そして、その事を彼に告げた時、彼は言った。
きっぱりと、その瞳に力をこめて。
「きっと、忘れない。」
そう言うと彼は誓ってくれた。かつて彼女が愛の印に贈ったペンダントに。
苦悩を吹き飛ばすように、笑いながら、記憶操作を受けた彼。
不安げに見詰める彼女を励ますかのように、記憶操作の為の部屋に入る時も、彼は微笑んでいた。
あの人懐っこくて、心が浮き立つような微笑みを。
扉が閉まる時、彼の放ったウインクが印象的だった。
秋風に乗って、冷気が彼女の肌を刺す。
だが、物思いにふける彼女の心を喚起する事はできなかった。
ただ、彼女の心を見透かす様に、月の光が辺りに降り注いでいた。
そう、星の瞬きと共に。
それからすぐにこの星に、そしてこの国に送られ、”けんたろう”という名を与えられた彼。

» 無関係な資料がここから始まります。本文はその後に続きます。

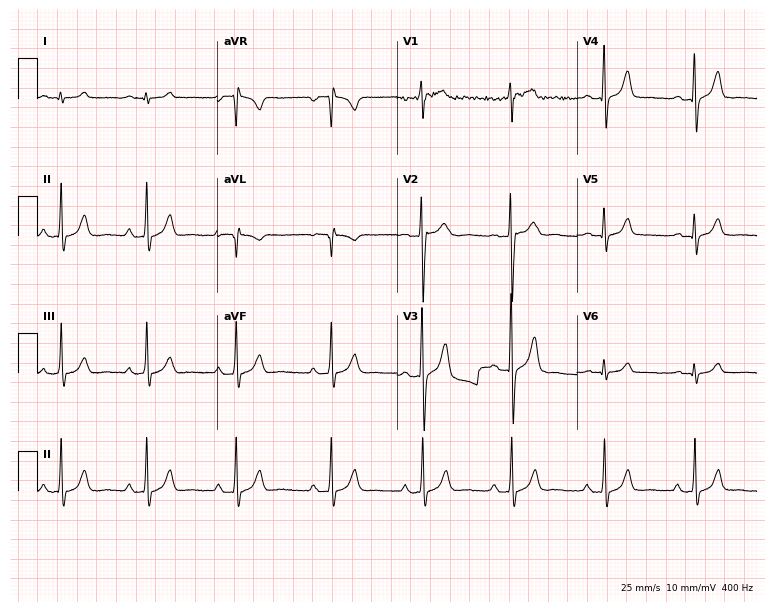
ECG (7.3-second recording at 400 Hz) — a male, 22 years old. Labelled as a normal ECG.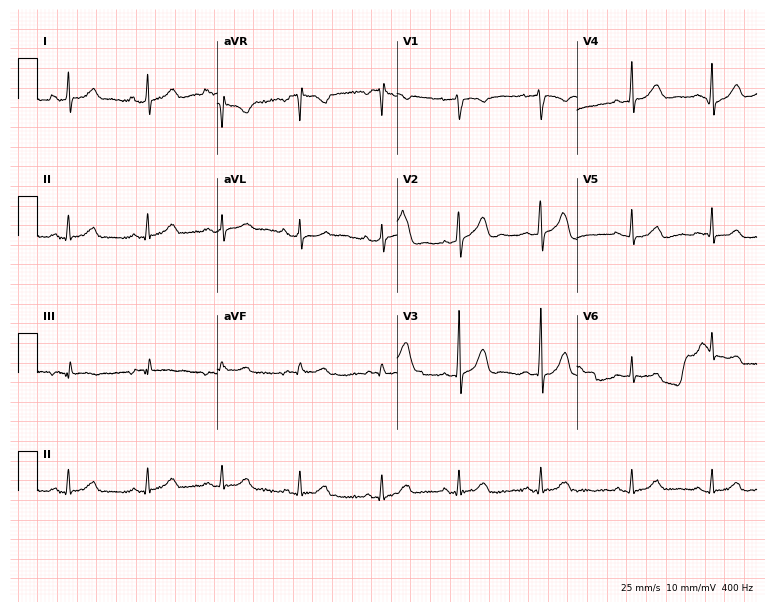
Standard 12-lead ECG recorded from a woman, 26 years old (7.3-second recording at 400 Hz). Read as a normal ECG.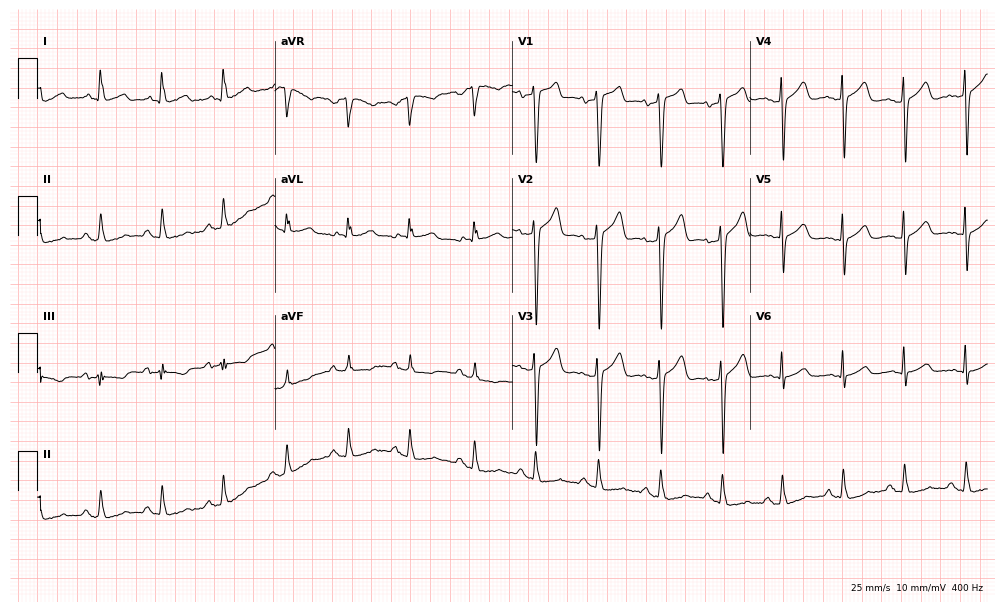
ECG (9.7-second recording at 400 Hz) — an 81-year-old female patient. Screened for six findings — first-degree AV block, right bundle branch block, left bundle branch block, sinus bradycardia, atrial fibrillation, sinus tachycardia — none is recorded.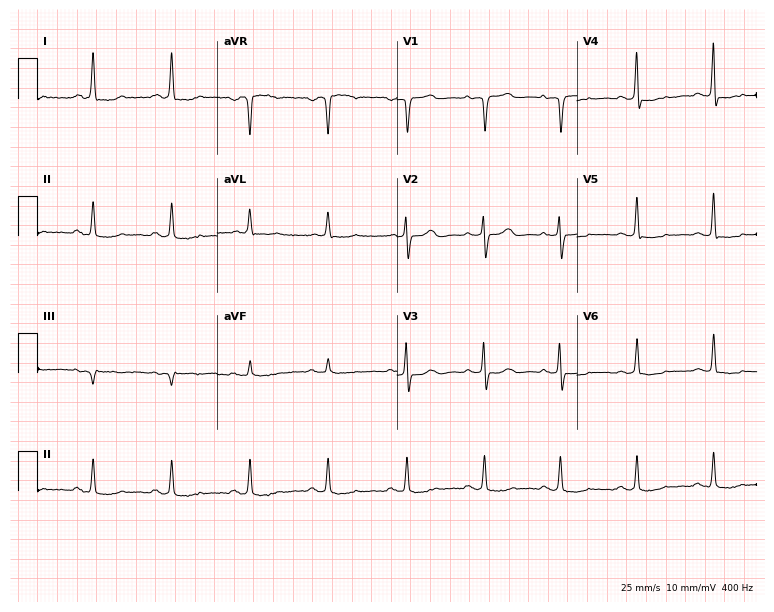
12-lead ECG (7.3-second recording at 400 Hz) from a 65-year-old woman. Screened for six findings — first-degree AV block, right bundle branch block, left bundle branch block, sinus bradycardia, atrial fibrillation, sinus tachycardia — none is recorded.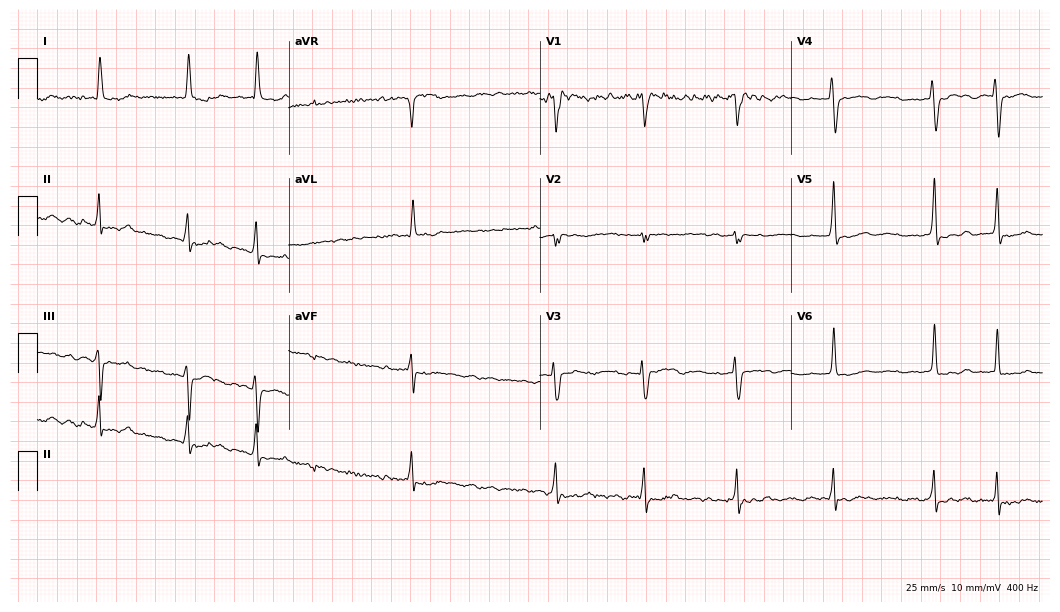
12-lead ECG from a female patient, 71 years old. Findings include atrial fibrillation (AF).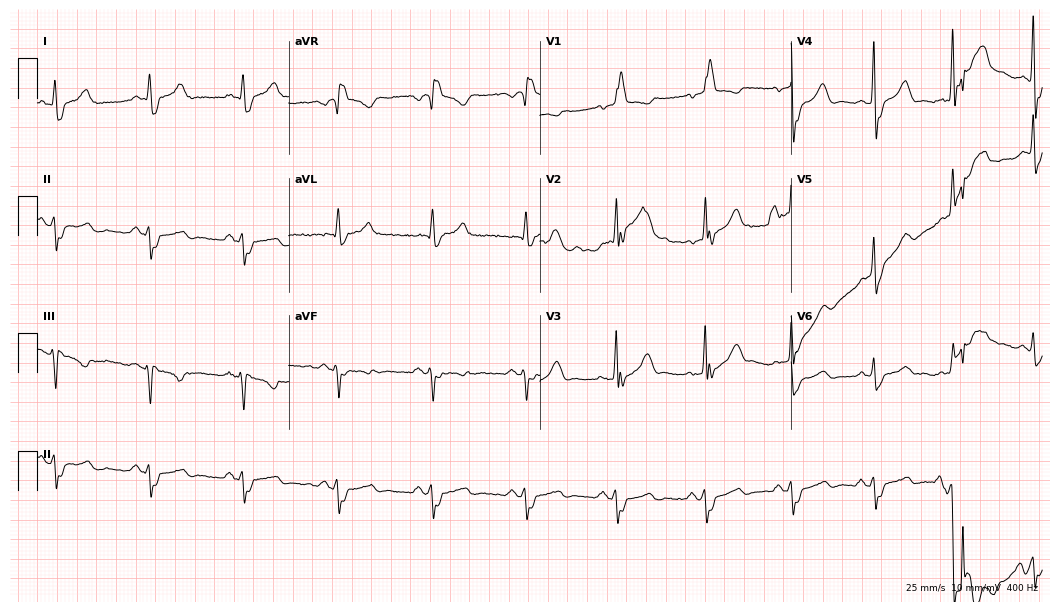
ECG (10.2-second recording at 400 Hz) — a man, 62 years old. Findings include right bundle branch block.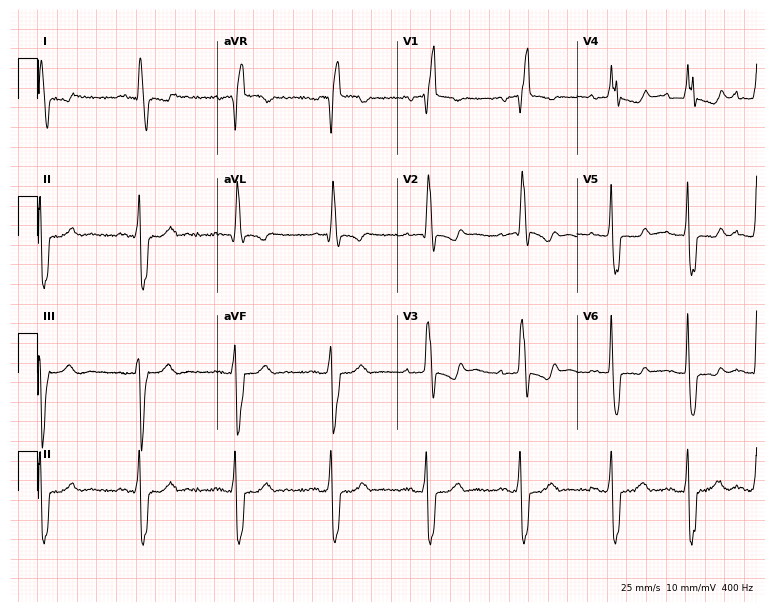
Standard 12-lead ECG recorded from a woman, 70 years old (7.3-second recording at 400 Hz). The tracing shows right bundle branch block (RBBB).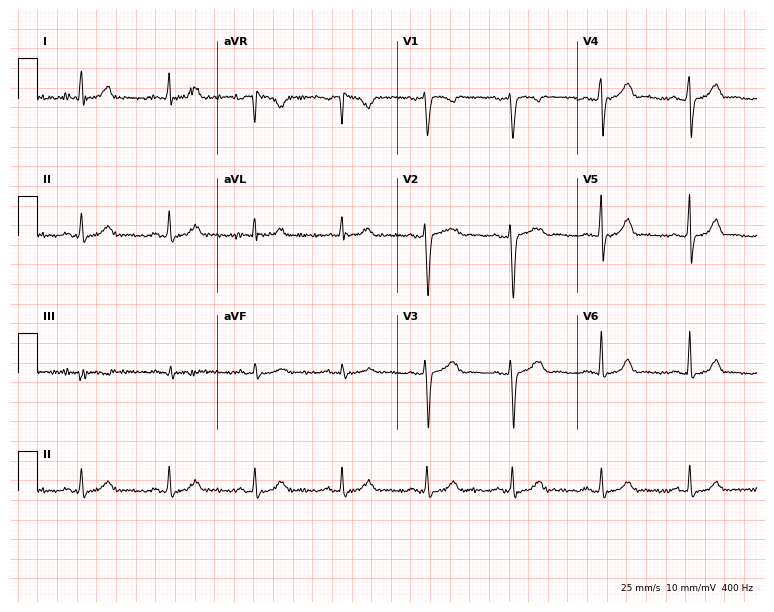
ECG — a 32-year-old female patient. Labelled as a normal ECG.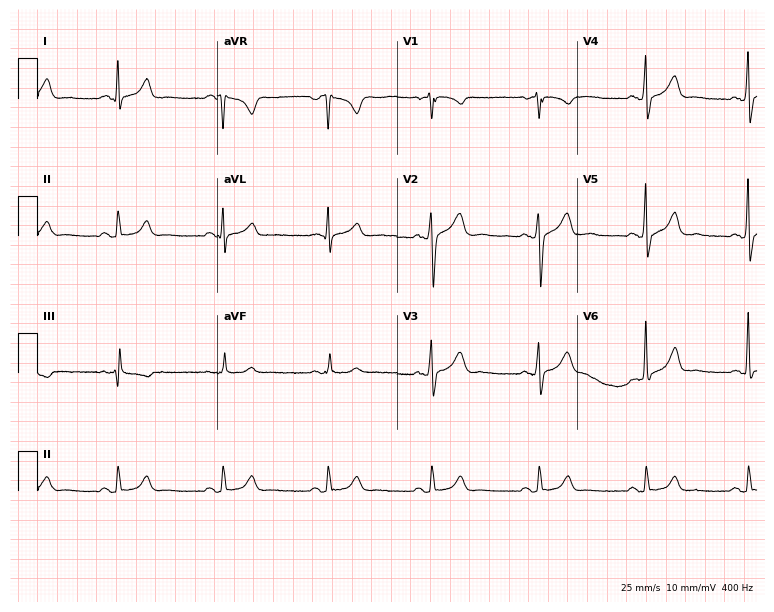
Standard 12-lead ECG recorded from a 45-year-old male patient. Read as a normal ECG.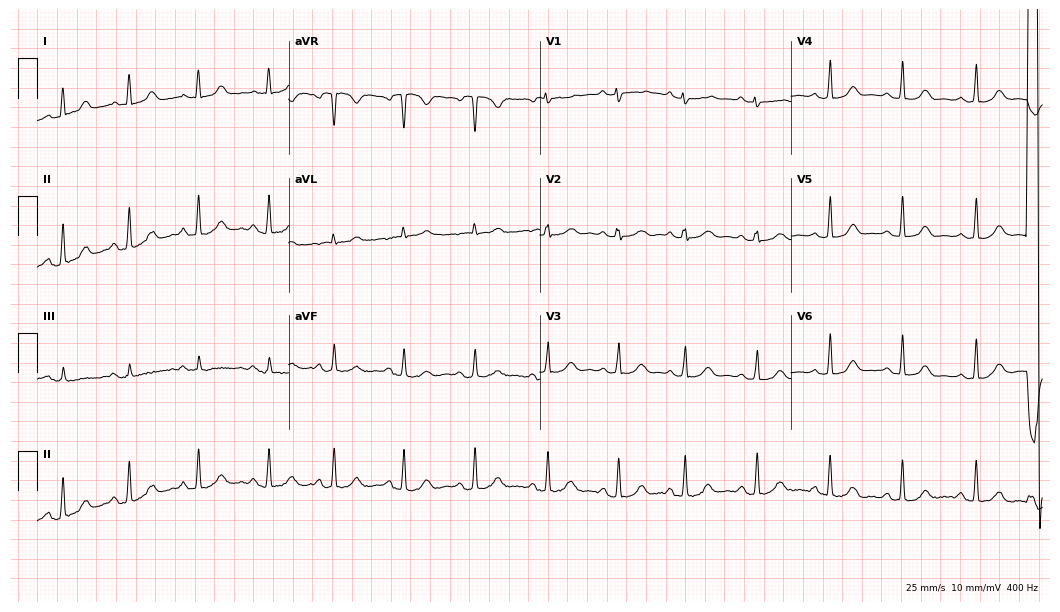
Electrocardiogram, a 35-year-old female. Of the six screened findings (first-degree AV block, right bundle branch block, left bundle branch block, sinus bradycardia, atrial fibrillation, sinus tachycardia), none is recorded. Findings outside these six are not listed.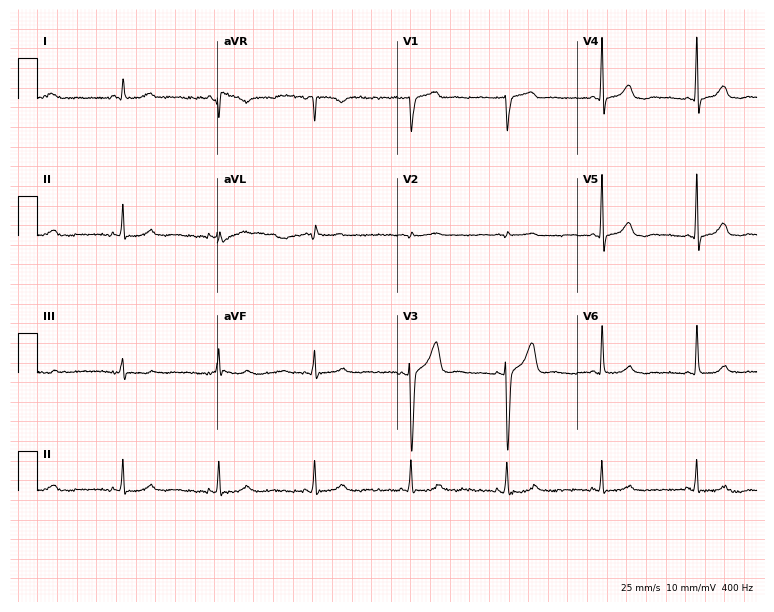
ECG (7.3-second recording at 400 Hz) — a 72-year-old male patient. Screened for six findings — first-degree AV block, right bundle branch block, left bundle branch block, sinus bradycardia, atrial fibrillation, sinus tachycardia — none is recorded. Other findings, if any, are not listed.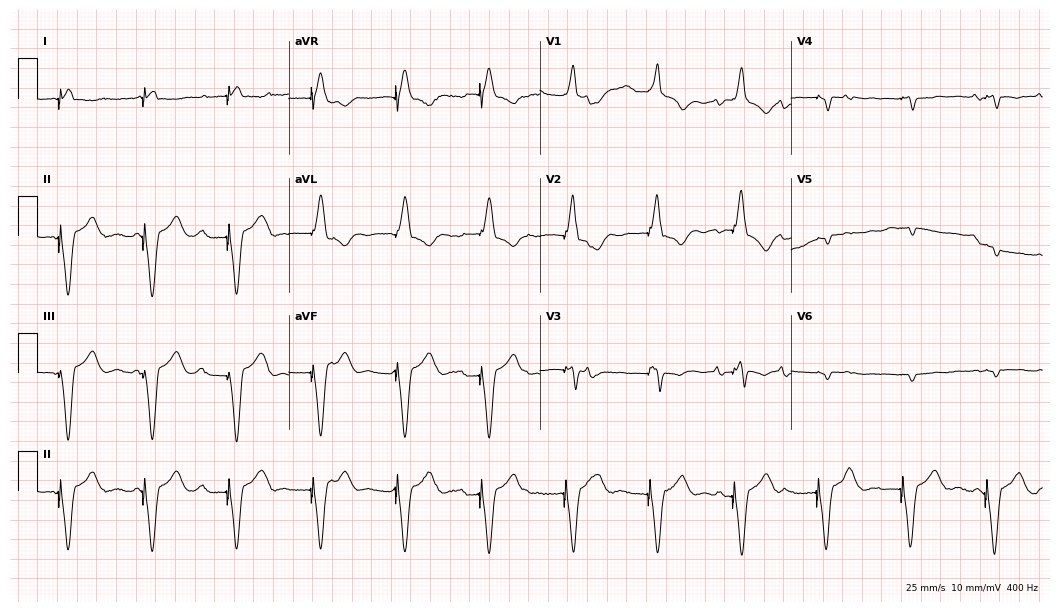
Electrocardiogram, a man, 85 years old. Of the six screened findings (first-degree AV block, right bundle branch block (RBBB), left bundle branch block (LBBB), sinus bradycardia, atrial fibrillation (AF), sinus tachycardia), none is recorded. Other findings, if any, are not listed.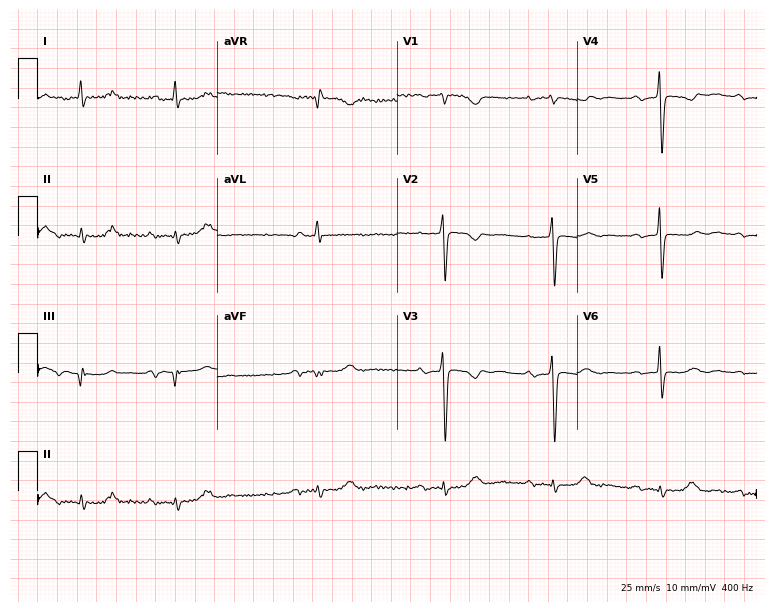
Standard 12-lead ECG recorded from a female, 75 years old. The tracing shows first-degree AV block.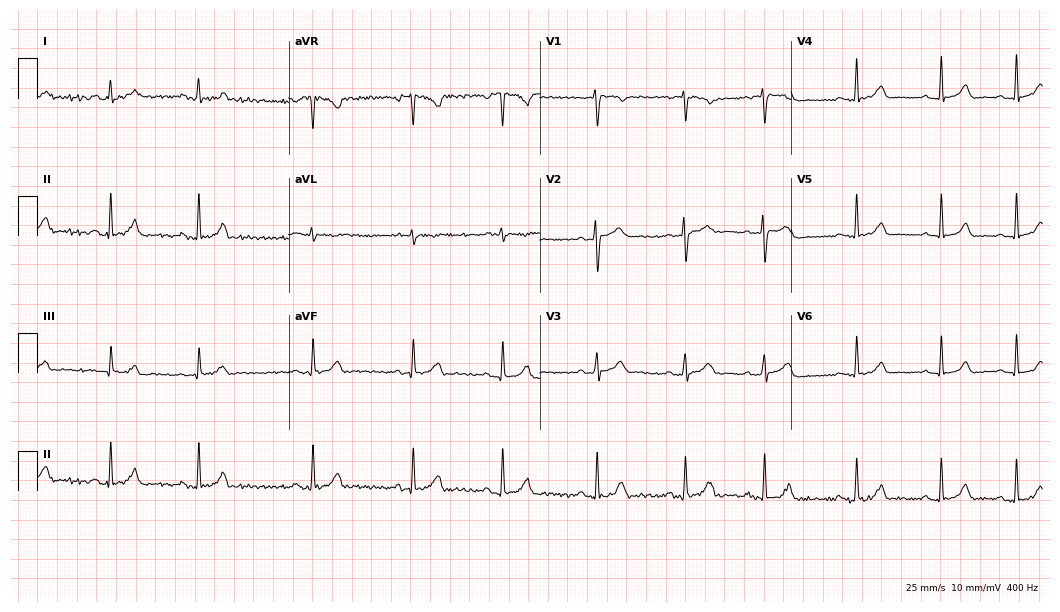
Resting 12-lead electrocardiogram. Patient: a female, 22 years old. Read as a normal ECG.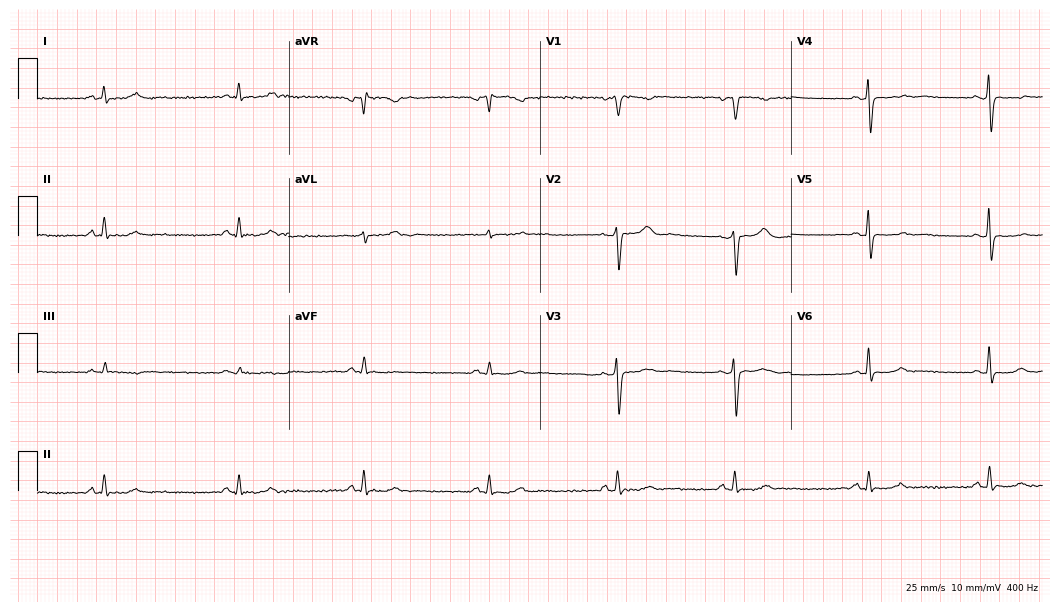
12-lead ECG (10.2-second recording at 400 Hz) from a 60-year-old female. Findings include sinus bradycardia (a sinus rate of 50 beats per minute or less).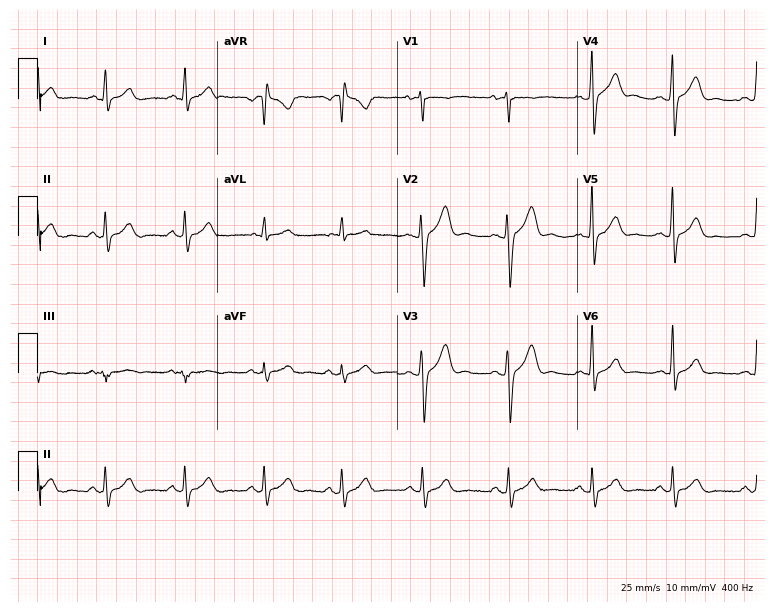
12-lead ECG (7.3-second recording at 400 Hz) from a 34-year-old male patient. Labelled as a normal ECG.

彼がこの国で適応したとみなされてから2年後、ついにティナは、この国の土を踏んだ。
彼の言葉を信じて。
大きな不安と僅かな希望に胸を躍らせながら。
この星の某国の王女という肩書きで、早速、彼の居る卯月学園に転入する。
久しぶりに会った彼の顔は、2年余りという歳月の為に、多少の面差しは変わっていたけれど、その懐かしい微笑みは不変だった。
・・・もしや、記憶が・・・。・・・
期待に胸膨らませ、話し掛けるティナ。
だが、再び出会った彼は、無残にも彼女の事を奇麗に忘れ去っていた。
気を取り直した彼女が、いくらモーションをかけても邪険にし、煩げにする彼。
もどかしさで、胸を痛める日々が続いた。
そんなある日、不意にクラスメイトに嫌な噂を聞かされた。
初めて聞いた時、驚愕し、聞き違いである事を祈りながら確認した内容。
それは、彼が、ある女の子とつきあっているって事。
彼女にとって、まさに青天の霹靂だった。
噂を否定する材料を見つけだそうと、彼の周囲をうろつきまわった。
どんなに邪険にされようとも、彼を愛していたから。
そして、ついに今日、彼女は見た。
自室のゲームモニターを装った、監視モニターで。
彼を監視する為に、双子の弟のティムが操作している監視衛星からの映像の中で、彼がキスしている姿を。
そう、彼女ではない、他の少女とキスをする姿を。
絶望のどん底に突き落とされた彼女にティムは言う。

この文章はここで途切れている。